Затем автора первого евангелия упрекают за то, что он удвоил число действующих лиц и происшествий. Например, он говорит о двух слепых, прокаженных, бесноватых, тогда как Марк и Лука говорят лишь об одном, или говорит о двух случаях чудесного насыщения толпы, когда Лука и Иоанн упоминают лишь об одном подобном случае. Факт этот можно объяснить предположением, что автор первого евангелия находил в двух лежавших перед ним источниках один и тот же эпизод, рассказанный по-разному и при отличной обстановке, вследствие чего он каждый из рассказов принимал за особое событие и в таком виде включал его в свое евангелие. Так ошибаться, разумеется, мог только человек, который самолично не видал сообщаемых им фактов, но это еще не дает нам права утверждать, что очевидцем или человеком, рассказывавшим со слов очевидца, является такой человек, который, подобно Луке и Иоанну, был осторожнее и не делал такого рода явных ошибок.

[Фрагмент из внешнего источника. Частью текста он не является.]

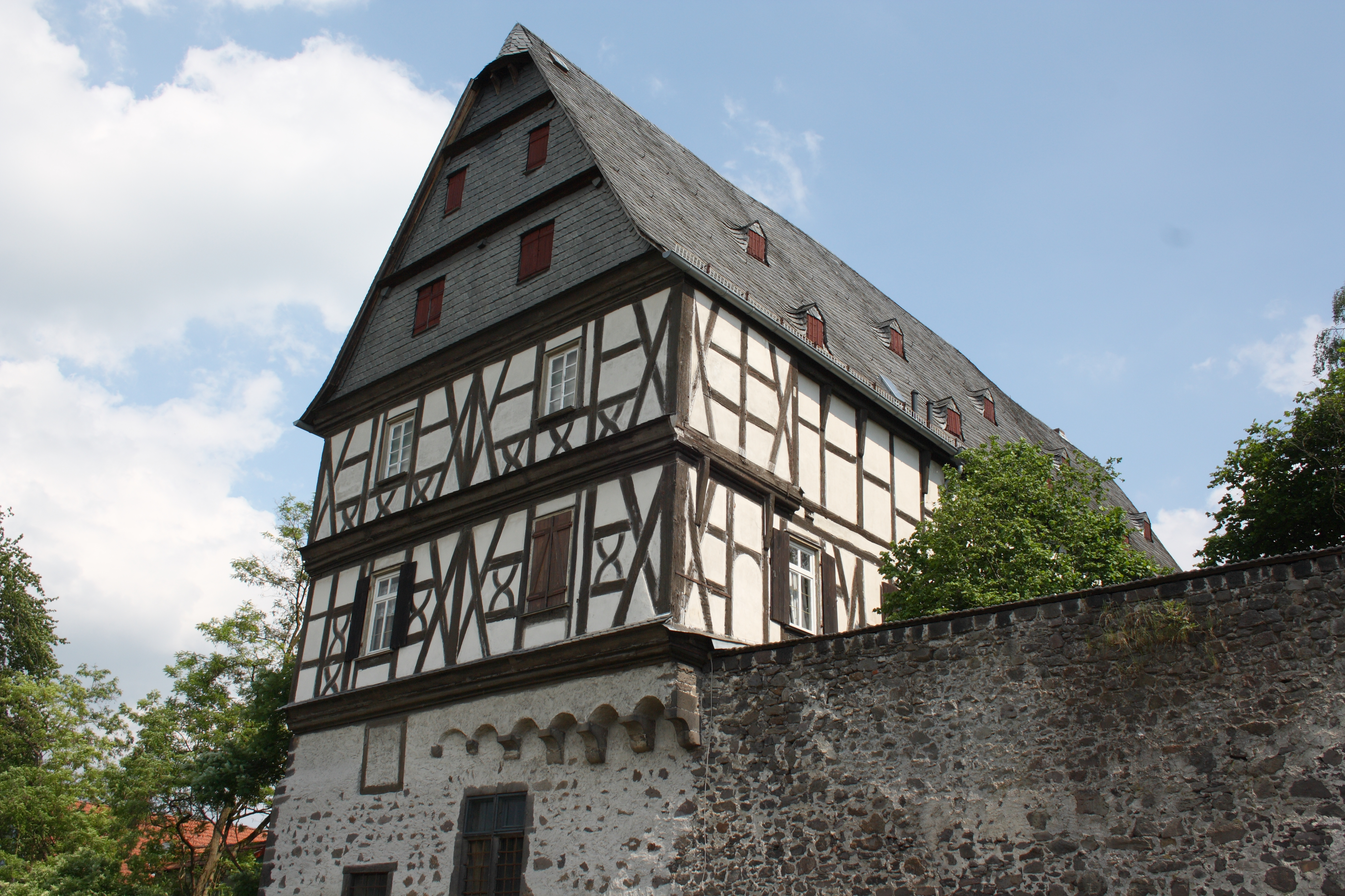 Wirtschaftsgebäude des Antoniterklosters in Grünberg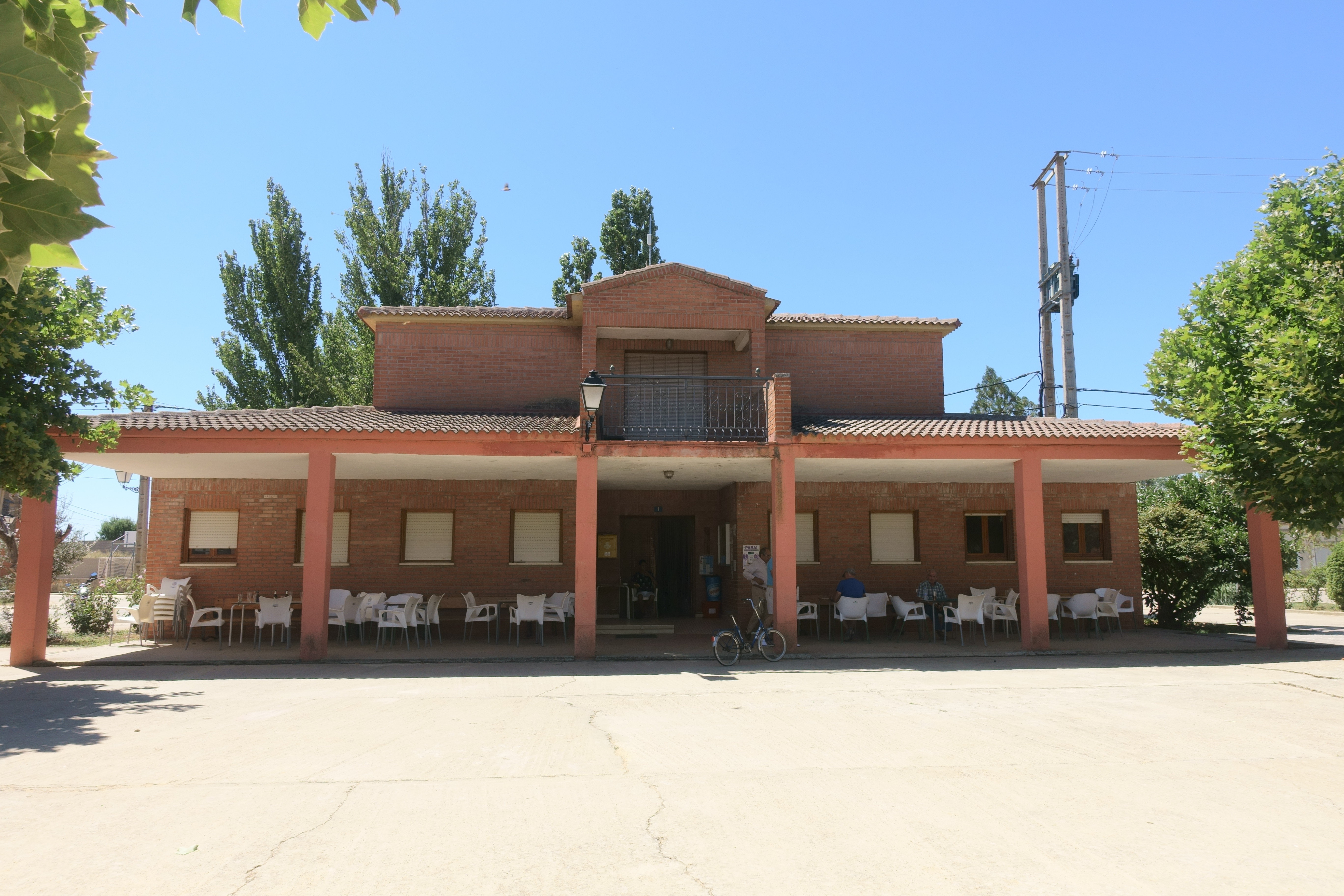 Casa consistorial de Villagómez la Nueva (Valladolid, España).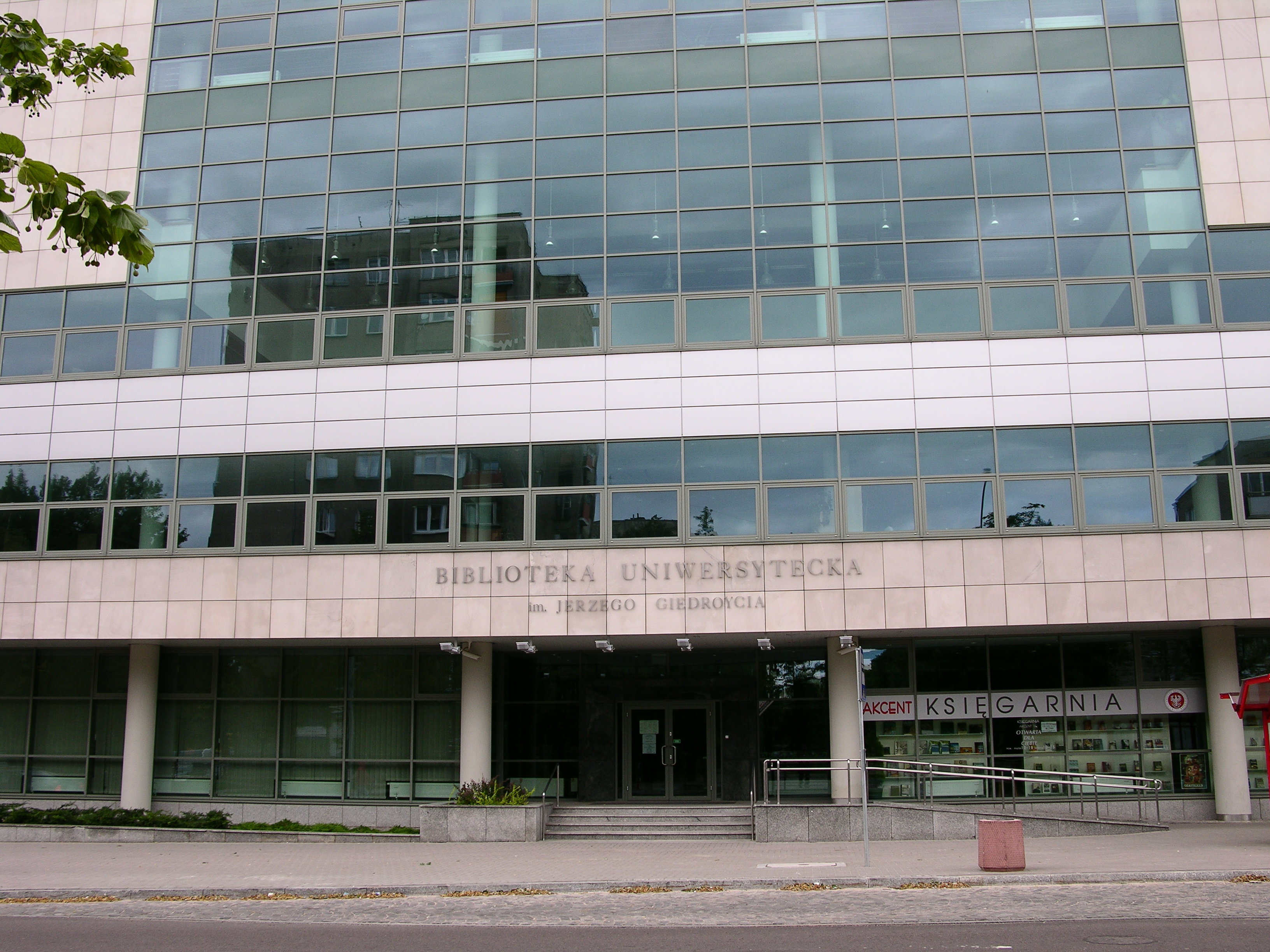 Książnica Podlaska im. Ł.Górnickiego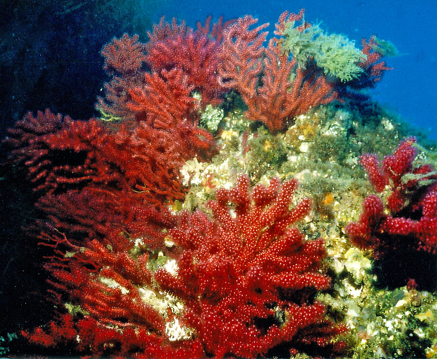 Paramuricea clavata (Risso, 1826) - Banyuls-sur-Mer, Sec de Rédéris : 07/95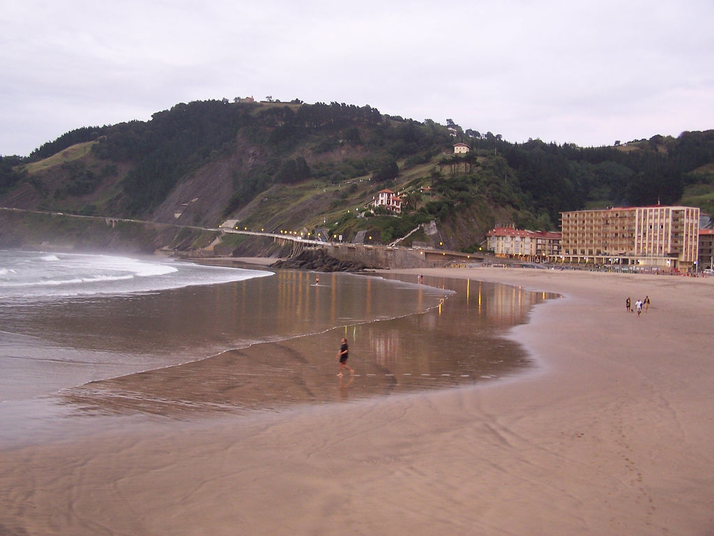 Debako Hondartza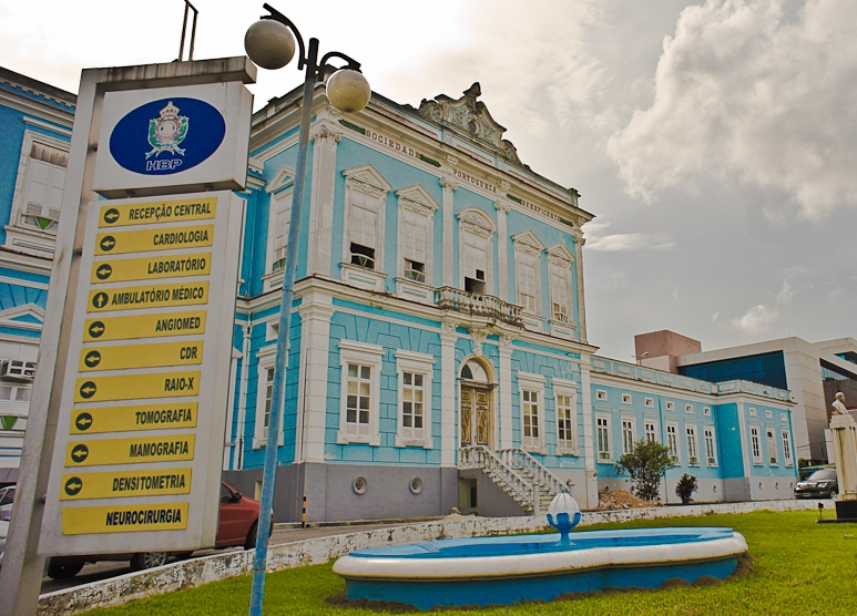 Hospital Beneficente Portugues, Manaus, Brasil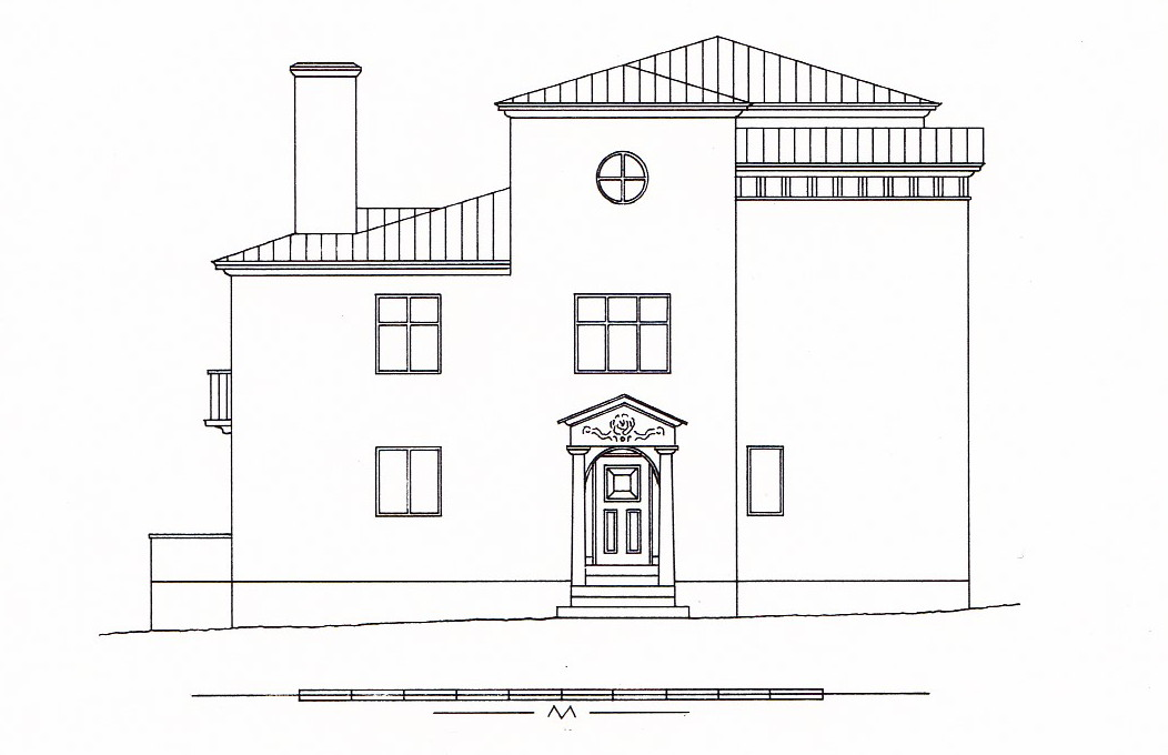 Jägarhyddan, ombyggnadsförslag, ej utfört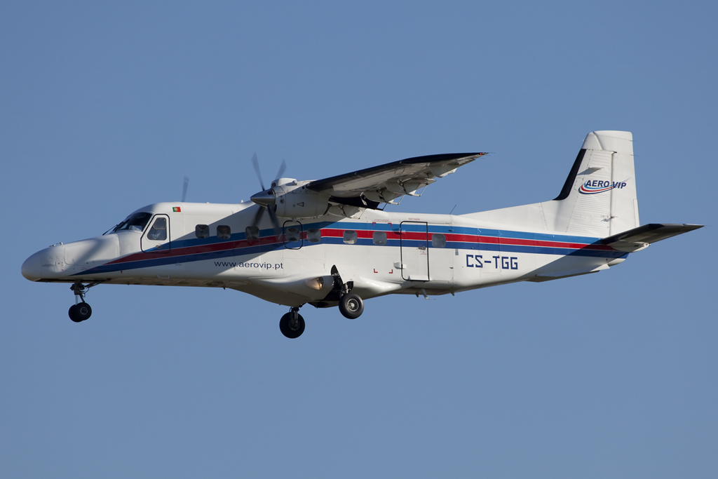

Далее, четвертого евангелиста, как и первого, можно упрекнуть за то что в свое историческое повествование он включал отрывки из пророчеств, которых он, видимо, не понимал. Матфей (21:7) рассказывает, что Иисус въезжал в Иерусалим на двух ослах (ослице и осленке), а это показывает, что он неправильно понял слова пророка Захарии (9:9). Точно таким непониманием слов псалма 21 (19) объясняется и тот факт, что Иоанн (19:23-24), в отличие от прочих евангелистов, рассказывает о дележе одежд Иисуса и о метании жребия о хитоне его, как о двух отдельных актах.